Interview with Kathy Goodkin, Co-Editor
How did Gazing Grain Press start?
Basic info: Gazing Grain Press was created in 2012. Our name comes from a line in Dickinson’s “Because I could not stop for Death.” We publish chapbooks and ephemera, such as mini-chaps and broadsides. We accept poetry, prose, and hybrid-genre work through our yearly contests, and book reviews/web content year round.
Our founding editors, Alyse Knorr, M. Mack, and Siwar Masannat, as well as our current editorial circle, are all alumni of George Mason University’s MFA program. The press arose from our founding editors’ observation that the publishing world lacked explicitly inclusive feminist presses. There were (and are!) many excellent presses promoting women and LGBTQ writers; GGP’s contribution to the field was meant to be an explicit invitation to feminists of every gender and sexuality to consider (and/or challenge) what constitutes feminist work.

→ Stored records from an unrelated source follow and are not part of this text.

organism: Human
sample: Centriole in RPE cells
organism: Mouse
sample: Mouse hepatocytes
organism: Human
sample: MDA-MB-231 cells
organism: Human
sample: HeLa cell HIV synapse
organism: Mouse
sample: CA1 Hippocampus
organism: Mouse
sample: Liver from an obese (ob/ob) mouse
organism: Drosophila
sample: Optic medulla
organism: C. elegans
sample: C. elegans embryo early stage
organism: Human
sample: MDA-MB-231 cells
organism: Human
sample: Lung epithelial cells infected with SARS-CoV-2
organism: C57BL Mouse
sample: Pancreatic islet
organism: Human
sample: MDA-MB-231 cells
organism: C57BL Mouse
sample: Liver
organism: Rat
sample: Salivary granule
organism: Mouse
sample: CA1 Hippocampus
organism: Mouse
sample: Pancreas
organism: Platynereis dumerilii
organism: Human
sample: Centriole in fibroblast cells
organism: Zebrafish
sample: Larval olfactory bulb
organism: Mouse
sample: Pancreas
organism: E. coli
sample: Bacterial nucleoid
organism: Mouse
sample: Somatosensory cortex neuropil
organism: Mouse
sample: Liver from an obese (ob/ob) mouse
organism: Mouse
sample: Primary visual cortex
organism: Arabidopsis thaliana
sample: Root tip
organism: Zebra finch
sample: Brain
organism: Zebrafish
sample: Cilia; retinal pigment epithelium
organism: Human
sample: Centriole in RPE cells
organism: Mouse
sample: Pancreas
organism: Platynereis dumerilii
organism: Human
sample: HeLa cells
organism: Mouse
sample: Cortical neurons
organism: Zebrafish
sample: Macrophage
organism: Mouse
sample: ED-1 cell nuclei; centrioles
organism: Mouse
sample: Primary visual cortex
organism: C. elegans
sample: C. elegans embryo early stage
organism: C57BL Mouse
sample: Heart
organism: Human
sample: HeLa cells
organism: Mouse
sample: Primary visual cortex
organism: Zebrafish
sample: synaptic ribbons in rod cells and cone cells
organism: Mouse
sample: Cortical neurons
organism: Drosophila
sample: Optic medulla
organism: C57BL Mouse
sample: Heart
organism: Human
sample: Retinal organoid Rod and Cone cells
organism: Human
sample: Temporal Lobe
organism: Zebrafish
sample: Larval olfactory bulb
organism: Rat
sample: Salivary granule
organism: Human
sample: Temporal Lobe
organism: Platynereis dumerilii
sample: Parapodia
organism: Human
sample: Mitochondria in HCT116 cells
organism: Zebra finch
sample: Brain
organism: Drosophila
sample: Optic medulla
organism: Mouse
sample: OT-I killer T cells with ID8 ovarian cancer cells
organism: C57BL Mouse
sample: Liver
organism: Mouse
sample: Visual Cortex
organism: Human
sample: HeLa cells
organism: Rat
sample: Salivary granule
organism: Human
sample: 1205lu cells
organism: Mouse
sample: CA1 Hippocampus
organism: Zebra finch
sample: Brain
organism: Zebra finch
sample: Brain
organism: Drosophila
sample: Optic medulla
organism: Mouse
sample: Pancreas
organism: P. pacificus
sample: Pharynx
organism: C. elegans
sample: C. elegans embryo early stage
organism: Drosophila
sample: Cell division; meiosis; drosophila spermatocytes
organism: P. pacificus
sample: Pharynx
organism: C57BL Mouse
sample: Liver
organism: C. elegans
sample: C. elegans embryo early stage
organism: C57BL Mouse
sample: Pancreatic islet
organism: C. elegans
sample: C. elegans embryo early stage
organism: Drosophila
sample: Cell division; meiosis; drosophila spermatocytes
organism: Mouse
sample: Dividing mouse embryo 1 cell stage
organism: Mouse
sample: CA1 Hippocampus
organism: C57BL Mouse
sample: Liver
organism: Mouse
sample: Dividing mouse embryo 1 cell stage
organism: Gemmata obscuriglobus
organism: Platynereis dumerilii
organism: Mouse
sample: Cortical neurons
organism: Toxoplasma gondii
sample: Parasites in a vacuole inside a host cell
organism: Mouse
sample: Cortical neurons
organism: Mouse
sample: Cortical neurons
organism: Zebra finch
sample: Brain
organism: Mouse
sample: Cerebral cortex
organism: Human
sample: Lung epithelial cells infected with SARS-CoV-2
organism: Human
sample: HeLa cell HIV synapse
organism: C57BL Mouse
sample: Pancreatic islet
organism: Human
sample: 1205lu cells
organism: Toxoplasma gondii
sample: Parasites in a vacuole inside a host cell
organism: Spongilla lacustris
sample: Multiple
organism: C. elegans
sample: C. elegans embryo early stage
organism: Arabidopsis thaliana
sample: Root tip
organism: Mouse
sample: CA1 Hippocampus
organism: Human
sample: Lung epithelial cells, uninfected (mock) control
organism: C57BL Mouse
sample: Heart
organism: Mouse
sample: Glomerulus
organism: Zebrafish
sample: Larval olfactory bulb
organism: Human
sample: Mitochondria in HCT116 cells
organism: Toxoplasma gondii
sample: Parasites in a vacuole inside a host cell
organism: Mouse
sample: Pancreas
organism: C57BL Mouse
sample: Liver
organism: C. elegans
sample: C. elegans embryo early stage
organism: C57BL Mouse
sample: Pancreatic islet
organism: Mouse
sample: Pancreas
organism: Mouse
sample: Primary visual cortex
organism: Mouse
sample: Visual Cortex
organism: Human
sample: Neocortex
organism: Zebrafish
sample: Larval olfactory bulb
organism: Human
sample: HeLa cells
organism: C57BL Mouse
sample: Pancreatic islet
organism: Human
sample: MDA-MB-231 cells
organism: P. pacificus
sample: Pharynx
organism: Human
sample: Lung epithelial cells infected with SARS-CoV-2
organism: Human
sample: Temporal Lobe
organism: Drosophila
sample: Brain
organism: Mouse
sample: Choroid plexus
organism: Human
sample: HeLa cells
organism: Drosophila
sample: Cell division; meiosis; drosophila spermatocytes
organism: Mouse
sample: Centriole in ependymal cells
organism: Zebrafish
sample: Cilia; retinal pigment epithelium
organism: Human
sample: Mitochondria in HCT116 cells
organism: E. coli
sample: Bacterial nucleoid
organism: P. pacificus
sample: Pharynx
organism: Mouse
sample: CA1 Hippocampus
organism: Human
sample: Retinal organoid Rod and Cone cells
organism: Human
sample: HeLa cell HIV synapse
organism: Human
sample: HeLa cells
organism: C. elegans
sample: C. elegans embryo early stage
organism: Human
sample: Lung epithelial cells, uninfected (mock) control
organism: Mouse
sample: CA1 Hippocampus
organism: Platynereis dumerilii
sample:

From 2012-2015, we exclusively published poetry chapbooks and ephemera, via a yearly contest. Our contest was also open to hybrid work, which compelled us to have conversations about genre and whether “hybrid” was broad enough to cover all the work we’d like to publish. In 2015, we added a prose contest (also open to hybrid work), and plan to continue running two contests and publishing at least two chapbooks a year.
Tell us a bit about Gazing Grain. What are your influences, your aesthetic, your mission? And can you give us a preview of what’s current and/or forthcoming from your catalog, as well as what you’re hoping to publish in the future?
The aesthetics of our editorial circle range widely from traditional lyric poetry and narrative prose to innovative and hybrid forms. Our influences as publishers are therefore varied, although we all owe a big debt to earlier 21st century feminist presses like Switchback, Bloof, and dancing girl press for promoting feminist work.
The diversity of our aesthetics is one of our strengths as a press; we’re prepared to recognize and publish writing that employs a wide range of idioms and formal vocabularies. We talk a lot about what it even means to call writing “feminist,” and are open to work that makes us ask that question.
I think we all like the idea that the chapbooks, miniatures, and broadsides we publish can speak to each other across genre and aesthetic. Our catalog is one snapshot of literature through the lens of contemporary inclusive feminism, or inclusive feminism through the lens of contemporary literature.
Our mission continues to foreground inclusivity and intersectionality. Our editorial circle is unique because it’s non-hierarchical and geographically dispersed; our editors and interns live and work in 9 different states. This structure requires a lot of communication and collaboration, which we view as intrinsic to the mission of inclusive feminism.
We’ve also been fortunate enough to have incredible judges for our yearly contests to help us bring our mission to material reality. Some our past judges include Brian Teare, Dawn Lundy Martin, Cathy Park Hong, Natalie Diaz, and Amber Sparks.
We used to ask, “What about small/independent press publishing is particularly exciting to you right now?” We’re still interested in the answer to that, but we’re even more interested to know what you think needs to change.
As small press publishers, we’re interested in the ongoing question about the value/purpose of the physical book/literary object. Our first run of all forthcoming books will be hand-sewn, and our editors and interns make several labor intensive miniatures every year. I think many of our editors are drawn to the idea that literary objects can be special and ephemeral, that we can produce something tied to a very specific cultural and physical moment.
But we’ve also recently run into questions about how to navigate ongoing demand–we’ve been in the fortunate position of selling out of some titles and having to decide whether and how to give continuing access to work that’s resonating with a lot of readers. I guess this is not so much what needs to change, but what is changing, and what we need to talk about. We believe that the book as object is important, that the ephemeral quality of small-press book objects is part of what makes them special. The question is how to balance that with our desire to promote our writers as much as possible.
How do you cope? There’s been a lot of conversation lately about charging reading fees, printing costs, rising book costs, who should pay for what, etc. Do you have any opinions on this, and would you be willing to share any insights about the numbers at Gazing Grain Press?
These conversations are the reality of publishing, absolutely. GGP is lucky to be sponsored by Fall for the Book, a huge literary festival hosted by George Mason University every fall. Our sponsorship provides a couple stabilizing financial factors for the press. Perhaps most exciting is that we have the capacity to pay for a book release event for our contest winners every year, including covering travel costs for writers traveling within the continental US. Fall for the Book sponsorship also helps us cover the cost of paying judges honoraria.
Even with this stability, however, we do charge a reading fee for our contests to cover the costs of printing. Our contest fee is $15 flat, or $21 with a choice of the winning chapbook, or a book from our catalogue. We’ve had many conversations about how to balance our stated mission of inclusivity with our need to charge a reading fee. These conversations have lead to our including both the less expensive flat fee and the slightly more expensive (but with book) options. We also currently sell all chapbooks for only $8, which we hope allows more people to buy and read them.